Task statement: The required answer is an exact copy of the records below, without pictures.

Material for this exercise:

== Segment start ==

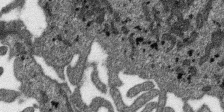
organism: Human
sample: Lung epithelial cells infected with SARS-CoV-2
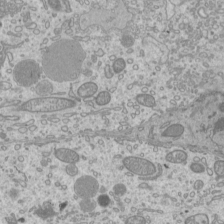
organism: Mouse
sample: Cilia; mouse epididymis
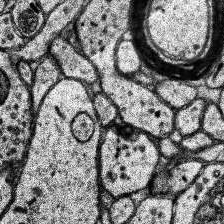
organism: Human
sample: Temporal Lobe
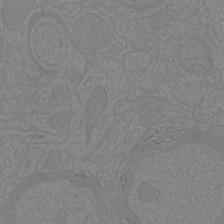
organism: Mouse
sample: Cortical neurons
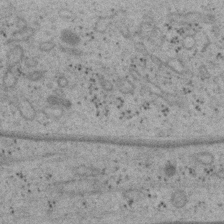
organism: Human
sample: HeLa cells
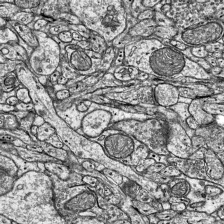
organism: Mouse
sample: Visual Cortex
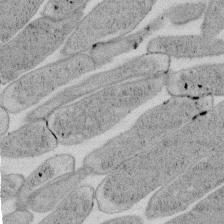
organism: E. coli
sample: Bacterial nucleoid
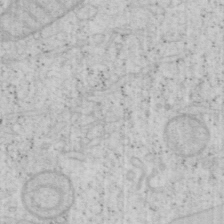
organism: Human
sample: HeLa cells
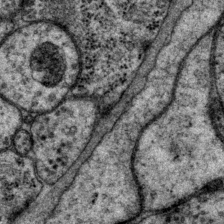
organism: P. pacificus
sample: Pharynx
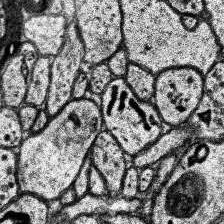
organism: Human
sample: Temporal Lobe
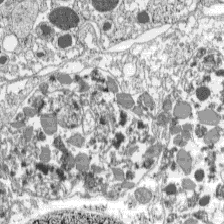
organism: C57BL Mouse
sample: Pancreatic islet
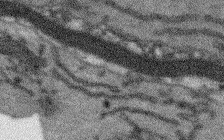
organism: Arabidopsis thaliana
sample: Root tip
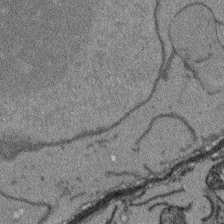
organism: Arabidopsis thaliana
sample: Root tip
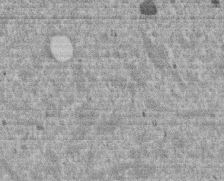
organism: Mouse
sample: Dividing mouse embryo 1 cell stage
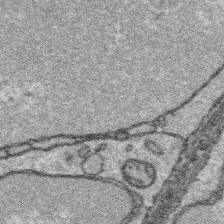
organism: Platynereis dumerilii
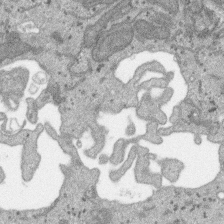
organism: Human
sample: Lung epithelial cells infected with SARS-CoV-2
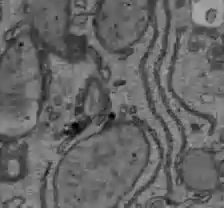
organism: C57BL Mouse
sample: Liver
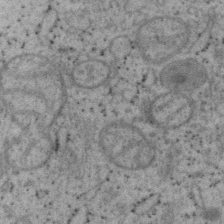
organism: Human
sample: HeLa cells
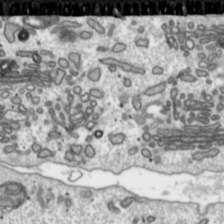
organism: Toxoplasma gondii
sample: Parasites in a vacuole inside a host cell
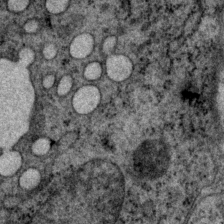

== Segment end ==

Response area:
organism: Human
sample: Lung epithelial cells infected with SARS-CoV-2
organism: Mouse
sample: Cilia; mouse epididymis
organism: Human
sample: Temporal Lobe
organism: Mouse
sample: Cortical neurons
organism: Human
sample: HeLa cells
organism: Mouse
sample: Visual Cortex
organism: E. coli
sample: Bacterial nucleoid
organism: Human
sample: HeLa cells
organism: P. pacificus
sample: Pharynx
organism: Human
sample: Temporal Lobe
organism: C57BL Mouse
sample: Pancreatic islet
organism: Arabidopsis thaliana
sample: Root tip
organism: Arabidopsis thaliana
sample: Root tip
organism: Mouse
sample: Dividing mouse embryo 1 cell stage
organism: Platynereis dumerilii
organism: Human
sample: Lung epithelial cells infected with SARS-CoV-2
organism: C57BL Mouse
sample: Liver
organism: Human
sample: HeLa cells
organism: Toxoplasma gondii
sample: Parasites in a vacuole inside a host cell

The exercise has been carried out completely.